[Opening Records supplied section]

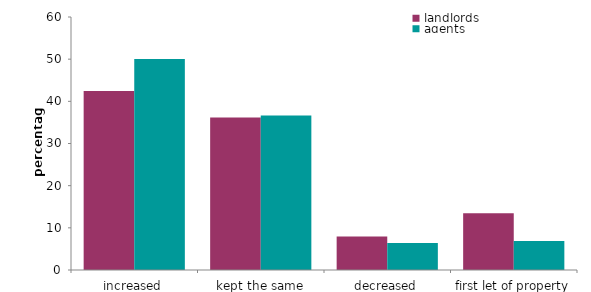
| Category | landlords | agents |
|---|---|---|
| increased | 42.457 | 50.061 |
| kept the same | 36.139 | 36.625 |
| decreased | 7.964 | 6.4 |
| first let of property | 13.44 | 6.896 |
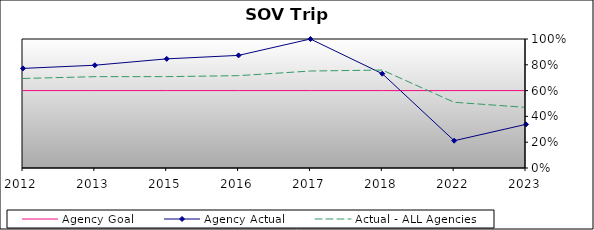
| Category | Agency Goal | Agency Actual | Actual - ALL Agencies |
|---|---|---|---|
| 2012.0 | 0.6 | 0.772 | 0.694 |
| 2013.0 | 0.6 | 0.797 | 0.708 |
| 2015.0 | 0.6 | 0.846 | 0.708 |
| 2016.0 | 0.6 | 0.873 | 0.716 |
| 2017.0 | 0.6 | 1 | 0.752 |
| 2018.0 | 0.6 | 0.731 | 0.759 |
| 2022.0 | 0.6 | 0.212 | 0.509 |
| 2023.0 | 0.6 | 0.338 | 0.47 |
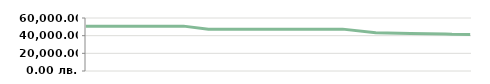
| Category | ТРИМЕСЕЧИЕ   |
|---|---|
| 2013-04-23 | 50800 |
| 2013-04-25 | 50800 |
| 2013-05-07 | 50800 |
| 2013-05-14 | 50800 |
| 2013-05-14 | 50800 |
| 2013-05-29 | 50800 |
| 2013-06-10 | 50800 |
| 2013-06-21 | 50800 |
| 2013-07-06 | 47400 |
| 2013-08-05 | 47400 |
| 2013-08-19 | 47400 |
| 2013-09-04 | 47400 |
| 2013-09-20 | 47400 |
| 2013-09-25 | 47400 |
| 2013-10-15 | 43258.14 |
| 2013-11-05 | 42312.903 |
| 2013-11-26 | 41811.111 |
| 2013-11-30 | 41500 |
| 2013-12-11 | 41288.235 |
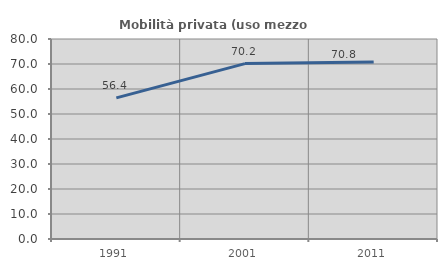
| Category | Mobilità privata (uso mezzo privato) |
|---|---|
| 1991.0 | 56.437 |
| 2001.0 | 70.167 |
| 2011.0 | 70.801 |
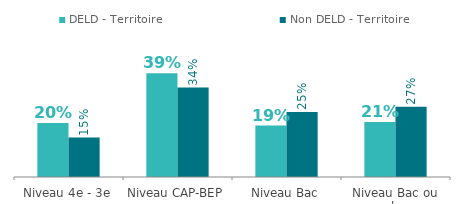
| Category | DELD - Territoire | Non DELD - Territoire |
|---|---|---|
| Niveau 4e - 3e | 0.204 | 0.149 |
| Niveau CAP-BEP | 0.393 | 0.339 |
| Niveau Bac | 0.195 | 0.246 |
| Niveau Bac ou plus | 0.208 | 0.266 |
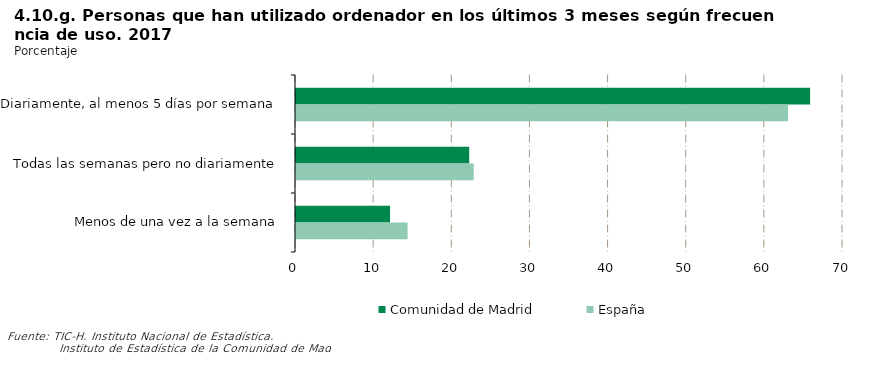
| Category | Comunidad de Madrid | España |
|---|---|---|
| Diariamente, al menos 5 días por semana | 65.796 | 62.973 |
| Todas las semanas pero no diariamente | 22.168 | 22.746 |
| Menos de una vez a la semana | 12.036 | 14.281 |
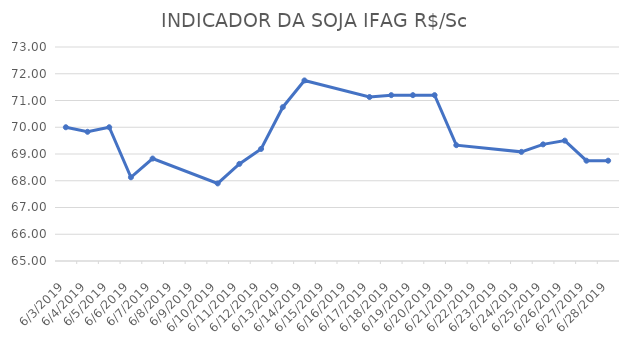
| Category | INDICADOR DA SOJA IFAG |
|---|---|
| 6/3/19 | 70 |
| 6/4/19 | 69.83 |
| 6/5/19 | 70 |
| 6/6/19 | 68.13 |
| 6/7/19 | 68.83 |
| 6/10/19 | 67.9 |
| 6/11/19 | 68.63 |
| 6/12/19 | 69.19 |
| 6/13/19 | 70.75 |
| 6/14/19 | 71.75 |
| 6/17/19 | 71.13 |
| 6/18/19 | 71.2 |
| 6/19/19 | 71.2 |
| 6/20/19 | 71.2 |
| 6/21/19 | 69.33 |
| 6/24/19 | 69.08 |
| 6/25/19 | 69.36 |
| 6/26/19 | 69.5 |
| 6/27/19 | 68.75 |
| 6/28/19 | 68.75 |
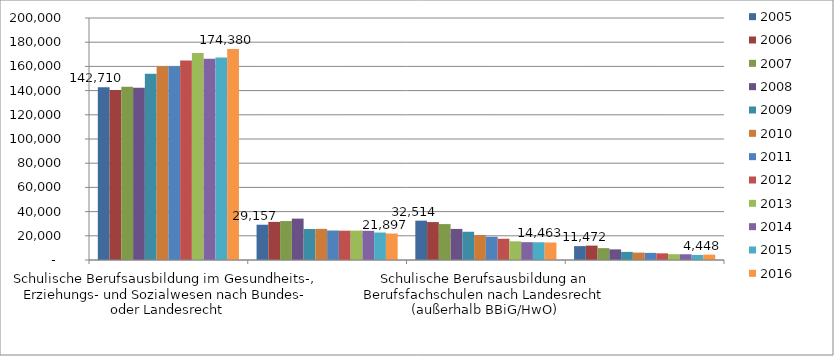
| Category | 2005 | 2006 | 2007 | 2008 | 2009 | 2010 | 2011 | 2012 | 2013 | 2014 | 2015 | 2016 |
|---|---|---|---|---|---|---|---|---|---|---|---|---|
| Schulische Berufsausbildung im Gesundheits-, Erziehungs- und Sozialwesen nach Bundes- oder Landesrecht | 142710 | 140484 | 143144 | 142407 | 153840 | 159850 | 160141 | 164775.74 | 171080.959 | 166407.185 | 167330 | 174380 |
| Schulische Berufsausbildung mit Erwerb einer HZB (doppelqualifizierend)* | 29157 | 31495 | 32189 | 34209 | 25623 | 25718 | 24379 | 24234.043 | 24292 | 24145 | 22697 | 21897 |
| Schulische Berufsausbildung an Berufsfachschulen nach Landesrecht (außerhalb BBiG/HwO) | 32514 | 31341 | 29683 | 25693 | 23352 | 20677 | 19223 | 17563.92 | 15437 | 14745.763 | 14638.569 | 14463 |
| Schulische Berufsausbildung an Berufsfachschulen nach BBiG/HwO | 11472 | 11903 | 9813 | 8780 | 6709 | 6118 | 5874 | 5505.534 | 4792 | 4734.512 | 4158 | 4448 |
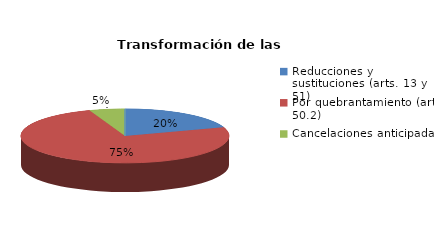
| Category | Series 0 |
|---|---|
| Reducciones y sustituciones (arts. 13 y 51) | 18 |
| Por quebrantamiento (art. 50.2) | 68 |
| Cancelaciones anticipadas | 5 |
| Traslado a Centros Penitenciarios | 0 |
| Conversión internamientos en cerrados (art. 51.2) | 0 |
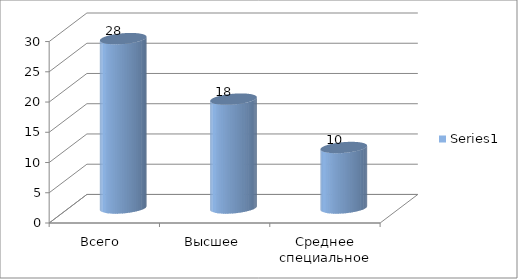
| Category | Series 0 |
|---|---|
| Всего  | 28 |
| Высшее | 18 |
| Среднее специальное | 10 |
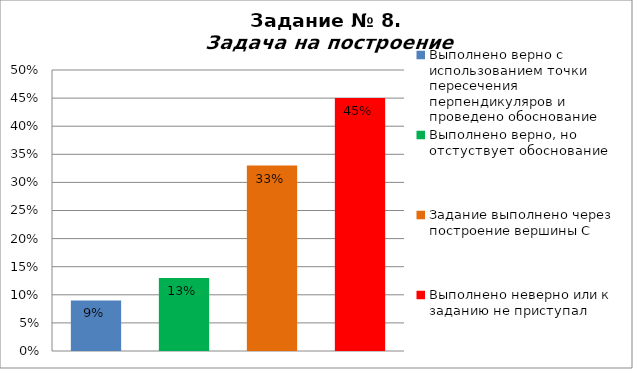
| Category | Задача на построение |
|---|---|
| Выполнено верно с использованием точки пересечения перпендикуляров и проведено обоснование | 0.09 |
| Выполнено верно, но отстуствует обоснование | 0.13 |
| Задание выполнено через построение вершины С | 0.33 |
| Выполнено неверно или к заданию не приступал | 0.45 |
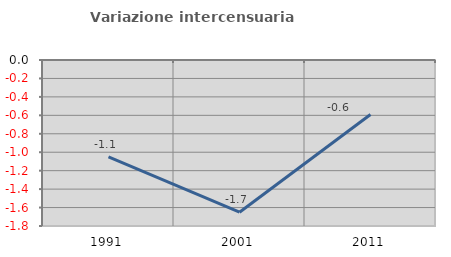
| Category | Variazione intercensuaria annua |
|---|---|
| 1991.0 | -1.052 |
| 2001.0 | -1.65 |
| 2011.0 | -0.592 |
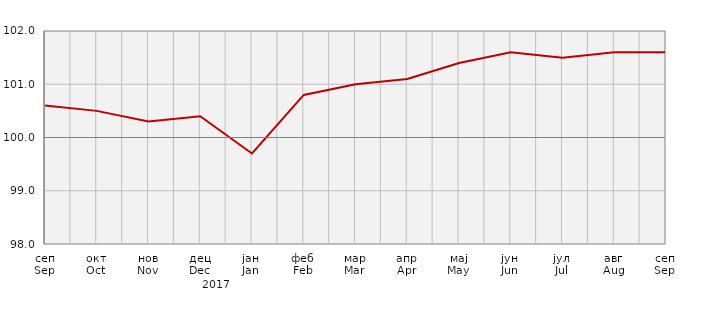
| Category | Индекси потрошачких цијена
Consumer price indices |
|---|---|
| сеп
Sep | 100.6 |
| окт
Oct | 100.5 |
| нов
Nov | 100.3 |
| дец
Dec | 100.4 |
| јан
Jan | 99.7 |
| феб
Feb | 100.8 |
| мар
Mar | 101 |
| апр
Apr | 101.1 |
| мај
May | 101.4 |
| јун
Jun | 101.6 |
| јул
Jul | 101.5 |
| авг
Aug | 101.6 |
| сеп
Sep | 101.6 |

[Closing Records supplied section]

_Exercise description_
Would you please repeat only the lines above, beginning at the one that has "2013-08-05 | 47400 |" and stopping after the one that has "6/12/19 | 69.19 |", exactly and with no pictures?

_Written response_
| 2013-08-05 | 47400 |
| 2013-08-19 | 47400 |
| 2013-09-04 | 47400 |
| 2013-09-20 | 47400 |
| 2013-09-25 | 47400 |
| 2013-10-15 | 43258.14 |
| 2013-11-05 | 42312.903 |
| 2013-11-26 | 41811.111 |
| 2013-11-30 | 41500 |
| 2013-12-11 | 41288.235 |
| Category | Mobilità privata (uso mezzo privato) |
|---|---|
| 1991.0 | 56.437 |
| 2001.0 | 70.167 |
| 2011.0 | 70.801 |
| Category | DELD - Territoire | Non DELD - Territoire |
|---|---|---|
| Niveau 4e - 3e | 0.204 | 0.149 |
| Niveau CAP-BEP | 0.393 | 0.339 |
| Niveau Bac | 0.195 | 0.246 |
| Niveau Bac ou plus | 0.208 | 0.266 |
| Category | Comunidad de Madrid | España |
|---|---|---|
| Diariamente, al menos 5 días por semana | 65.796 | 62.973 |
| Todas las semanas pero no diariamente | 22.168 | 22.746 |
| Menos de una vez a la semana | 12.036 | 14.281 |
| Category | INDICADOR DA SOJA IFAG |
|---|---|
| 6/3/19 | 70 |
| 6/4/19 | 69.83 |
| 6/5/19 | 70 |
| 6/6/19 | 68.13 |
| 6/7/19 | 68.83 |
| 6/10/19 | 67.9 |
| 6/11/19 | 68.63 |
| 6/12/19 | 69.19 |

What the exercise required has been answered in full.